Bethany Theological Seminary
- Seal of Bethany Theological Seminary, depicting its motto
- Former names: Bethany Bible School and Bethany Biblical Seminary
- Motto: Empowering Christian Leaders
- Type: Private, graduate seminary
- Established: 1905
- Accreditation: ATS, HLC
- Religious affiliation: Church of the Brethren
- Academic affiliations: Susquehanna Valley Ministry Center, Earlham School of Religion
- President: Jeff Carter
- Dean: Steven Schweitzer
- Faculty: 10
- Students: 100
- Location: Richmond, Indiana, United States 39°49′35″N 84°54′38″W﻿ / ﻿39.8263°N 84.9106°W
- Campus: Urban;
- Website: www.bethanyseminary.edu

= Bethany Theological Seminary =

Bible school in Richmond, Indiana, U.S.

Bethany Theological Seminary is the a seminary of the Church of the Brethren in Richmond, Indiana. It is accredited by the Association of Theological Schools in the United States and Canada and the Higher Learning Commission.

==History==
The seminary was founded in 1905 as Bethany Biblical Seminary by A.C. Wieand and E. B. Hoff. While the two were traveling in the Holy Land overlooking the village of Bethany from the Mount of Olives in 1901–02, they decided to name the new Bible institute Bethany. Bethany moved from Chicago's inner city to a new campus in Oak Brook, Il. in 1964. In 1994, the seminary moved from Oak Brook, Illinois, to Richmond, Indiana, to form a partnership with the Earlham School of Religion, a Christian theological school in the Quaker tradition.

==Academics==
Bethany offers students opportunities for a degree in ministry in the form of Master of Divinity and one in research through the Master of Arts degree. Students can further refine their field of study through a degree emphasis in Peace Studies or Ministry With Youth and Young Adults. Peace-related courses cover topics ranging from non-violence and the biblical story, to peace witness in the Anabaptist/Pietist tradition, to mediating conflict in families and churches, to peacemaking in national and international arenas. Master of Divinity students pursuing a degree emphasis in Ministry With Youth and Young Adults complete a practicum experience, and Master of Arts students focus their thesis on youth and young adult ministry.

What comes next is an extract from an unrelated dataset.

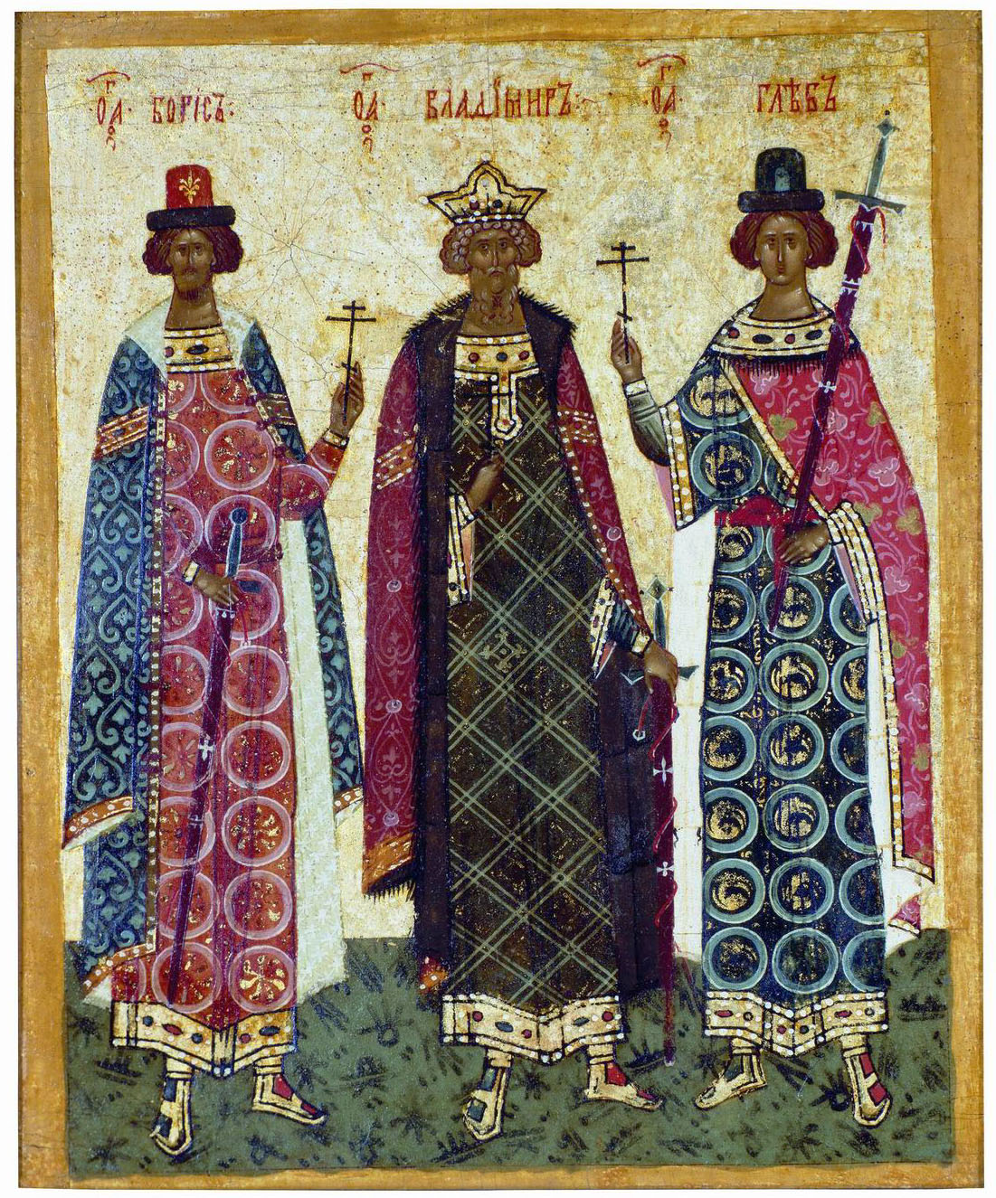 Russian icon of XV-XVI c. with St. Vladimir, Boris and Gleb. Икона новгородской школы, 33.5 х 29 мм, с изображением св. Владимира, Бориса и Глеба. Находится в дом-музее П. Д. Корина (филиал ГТГ), Москва, Россия. Воспроизводится по изданию: Лазарев В.Н. «Страницы истории новгородской живописи. Двусторонние таблетки из собора Св. Софии в Новгороде». М., Искусство, 1983 Икона двусторонняя, на лицевой стороне - Преображение.

Bethany emphasizes peace, service, simple living, and the importance of the faith community. Along with the Quakers and Mennonites, the Church of the Brethren is an historic peace church, conscientiously opposed to all war, and intentional about working with peacemaking and reconciliation concerns. Several Bethany professionals and graduates are also associated with a renewed interest in theopoetics.

Students in either the Master of Divinity or Master of Arts programs can enroll as residential or Connections students. Connections is designed for persons who cannot relocate to Richmond, and who can commit to taking a mix of classes online, offsite, and on campus as weekend or two-week intensives. One of the primary locations for off-site Bethany courses is the Susquehanna Valley Ministry Center, on the campus of Elizabethtown College in Elizabethtown, Pennsylvania.

Bethany partners with a wide circle of theological schools to further enhance graduate-level educational opportunities. These schools include Christian Theological Seminary in Indianapolis, IN; Payne Theological Seminary in Yellow Springs, OH; United Theological Seminary in Dayton, OH; and The University of Dayton Graduate School in Dayton, Ohio.

==Notable alumni==
- Russ Bixler – author and co-founder of Cornerstone Television
- Kenneth Brown (academic)
- Vernard Eller – author and Christian pacifist
- Kenneth B. Smith – founder of Trinity United Church of Christ in Chicago, and former president of Chicago Theological Seminary.